A Autoridade Marítima Nacional (AMN) registou 17 vítimas mortais, 868 salvamentos e 1.606 ações de primeiros socorros nas praias portuguesas entre 1 de maio e 31 de julho, segundo dados divulgados no balanço dos primeiros três meses da época balnear de 2026.
Dos 17 acidentes mortais registados, 12 tiveram como causa provável o afogamento e cinco estiveram associados a doença súbita.
A maioria das mortes ocorreu em praias ou zonas não vigiadas. Foram registados oito acidentes mortais em praias não vigiadas, quatro em praias marítimas fora da época balnear e, por isso, sem vigilância à data dos acidentes, e dois em outras zonas marítimas não vigiadas.
Nas praias marítimas vigiadas foram registados três acidentes mortais, todos por afogamento.
De acordo com a AMN, os acidentes mortais em praias vigiadas ocorreram em 11 de junho, na Praia do Peneco, em Albufeira, em 27 de junho, na Praia de São Rafael, também em Albufeira, e em 21 de julho, na Praia do Ourigo, no Douro.
Nas zonas não vigiadas, foram registadas ocorrências em praias marítimas e em zonas fluviais ou lacustres. Entre os locais identificados encontram-se a Lagoa de Albufeira Interior, em Setúbal, as Azenhas do Guadiana, em Mértola, a Ilha Morraceira de Lanhelas, em Caminha, a Praia do Cabeço, em Vila Real de Santo António, a Praia de Porto Dinheiro, em Peniche, e a Praia de São Torpes Sul, em Sines.
A AMN registou ainda quatro mortes em praias marítimas fora do período de vigilância balnear, na Praia do Molhe Leste, em Peniche, na Praia do Dragão Vermelho, em Lisboa, na Praia de Bitetos, no Douro, e na Praia do Ourigo, também no Douro.
Foram igualmente registados dois acidentes mortais por afogamento em áreas portuárias do rio Douro.
No mesmo período, foram realizados 868 salvamentos e prestados 1.606 socorros, segundo o balanço da Autoridade Marítima Nacional.

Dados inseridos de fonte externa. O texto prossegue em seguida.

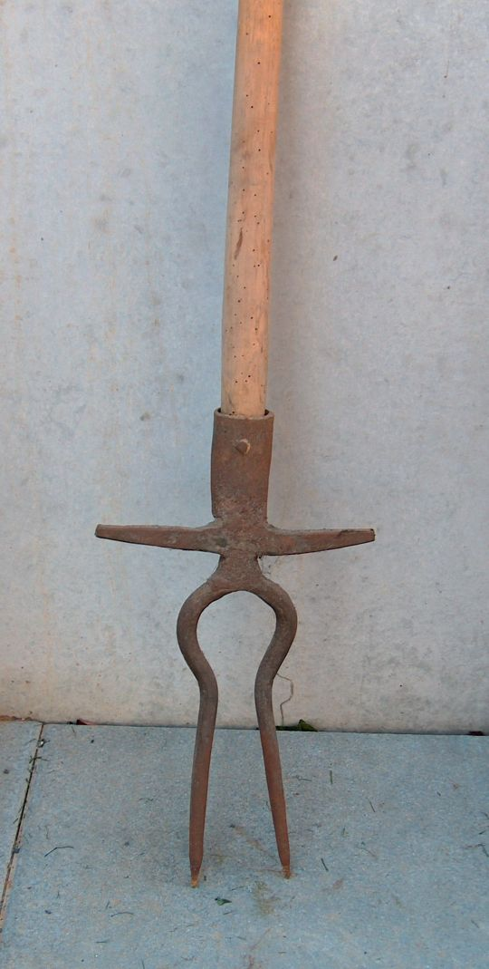 Ein Rübenheber zur Ernte von Zuckerrüben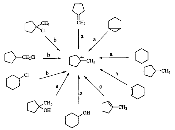 Gril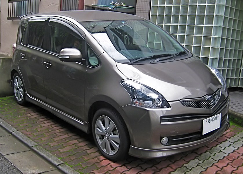 Photo destinée à l'article sur la Toyota Ractis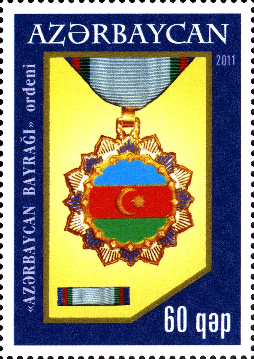 Azərbaycan Respublikasının Ordenləri.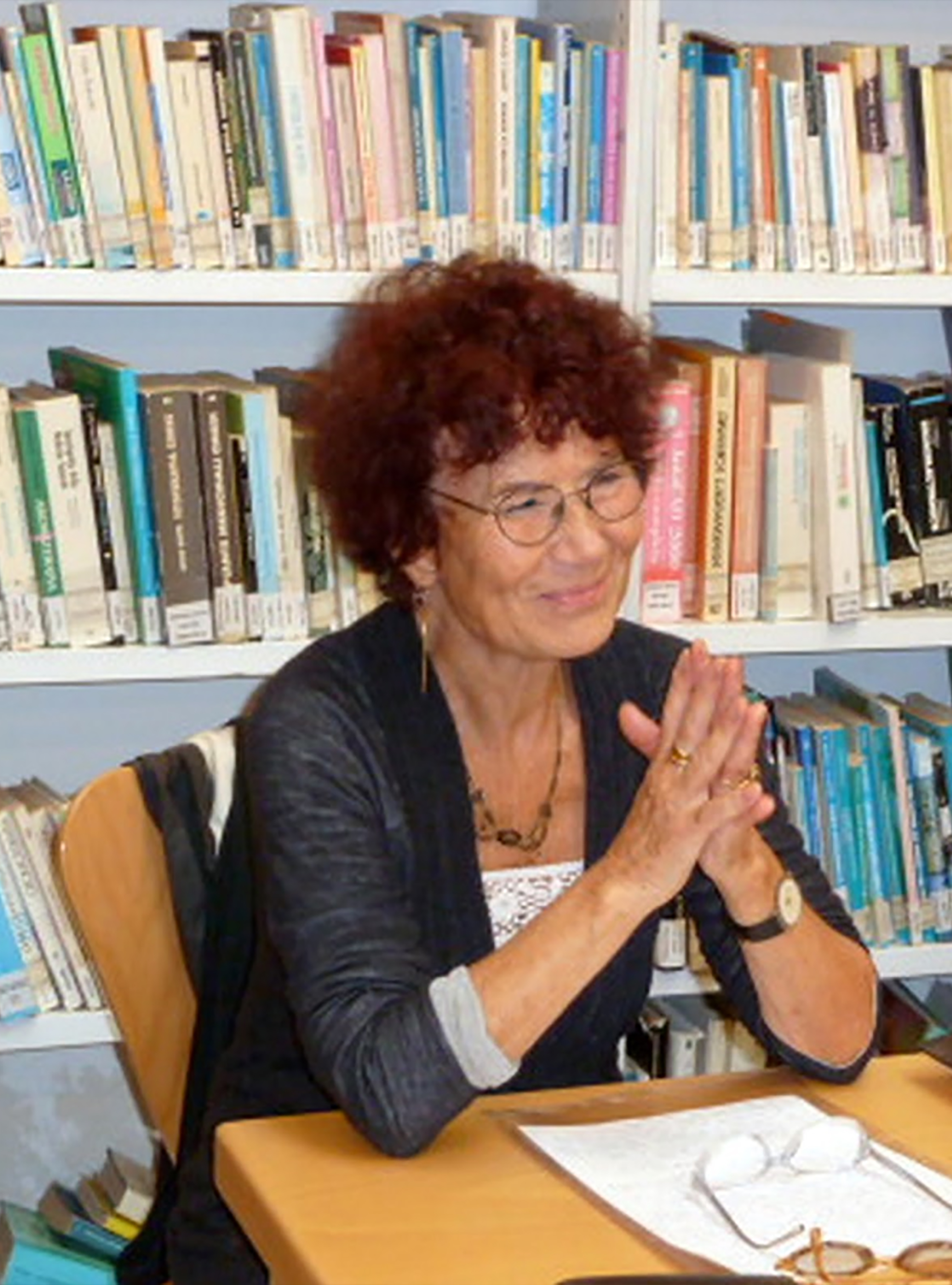 Isabella Vaj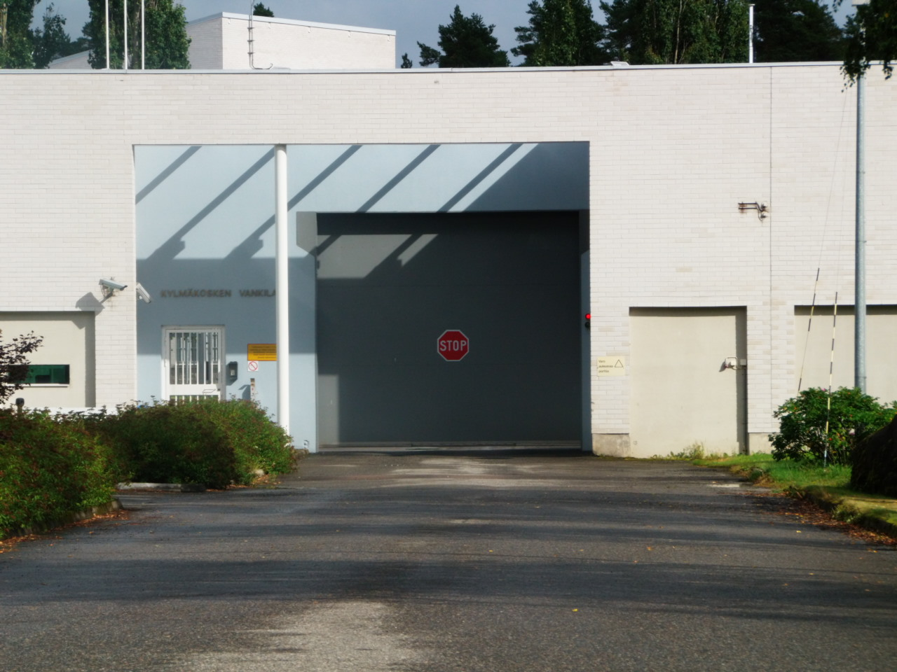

A AMN recomenda aos banhistas que frequentem praias permanentemente vigiadas, mantenham uma vigilância constante sobre as crianças e respeitem a sinalização, as bandeiras e as indicações dos nadadores-salvadores e das autoridades.
A autoridade aconselha ainda a evitar comportamentos de risco, respeitar o período de digestão, não entrar abruptamente em águas frias e evitar a exposição solar entre as 11:00 e as 17:00.
Em caso de emergência, a AMN recomenda que não se entre na água para prestar auxílio, devendo ser alertado um nadador-salvador ou contactado o número europeu de emergência, 112.